Copy the lines of the data below exactly, starting at the first and stopping after the line that contains "Carte des cantons"; include no pictures.

====== Working data

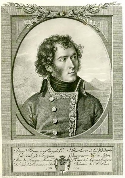 David Maurice Joseph Mathieu de la Redorte (1768-1833), général de division et comte de l'Empire. Il est représenté ici en uniforme de général de la Révolution.
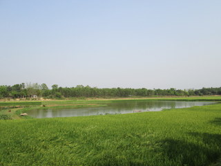 বইন্যদীঘি
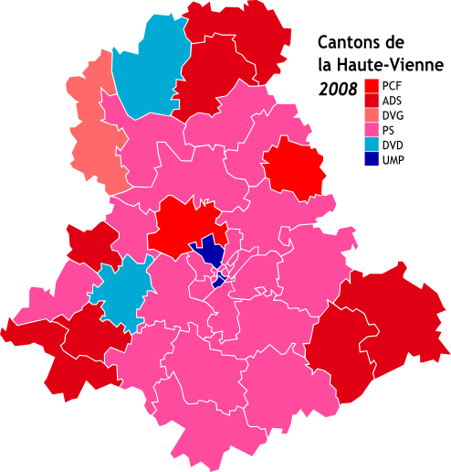 Carte des cantons de la Haute-Vienne après les élections cantonales de 2008
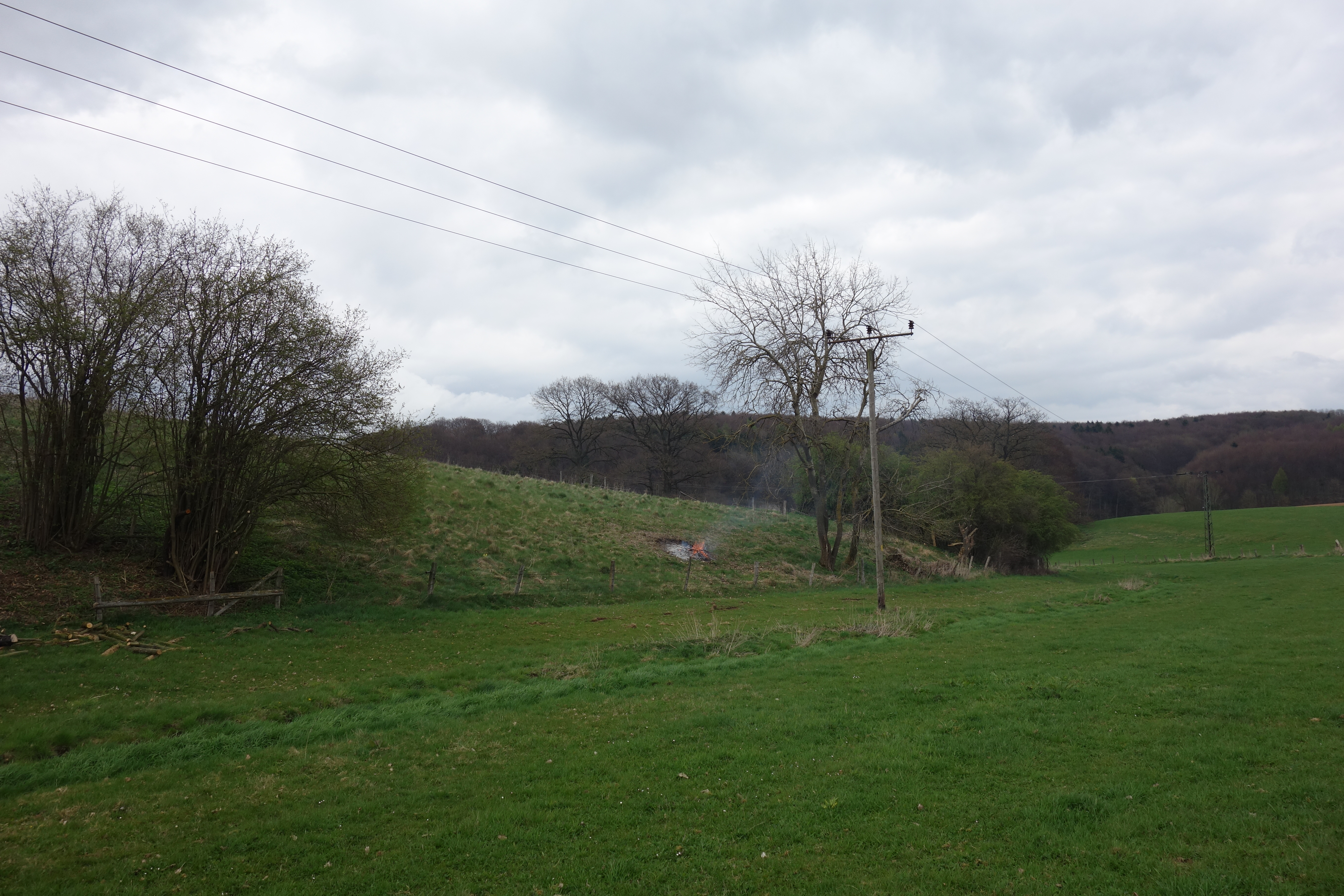 Magerrasen am Hang östlich des Kalkofen im Bereich Schlage im Naturschutzgebiet Glindetal, nach Entbuschung durch Landschaftspflegetrupp der Biologischen Station Hochsauerlandkreis. Fläche im Eigentum des Verein für Natur und Vogelschutz.
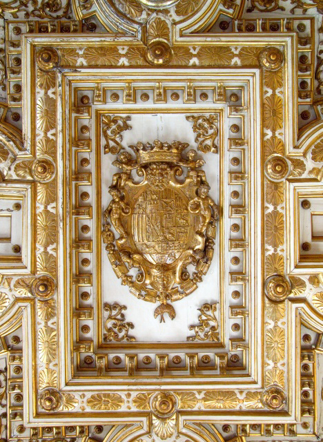 Wikipedia: Castel Capuano

============

__Completed task__
 David Maurice Joseph Mathieu de la Redorte (1768-1833), général de division et comte de l'Empire. Il est représenté ici en uniforme de général de la Révolution.
 বইন্যদীঘি
 Carte des cantons de la Haute-Vienne après les élections cantonales de 2008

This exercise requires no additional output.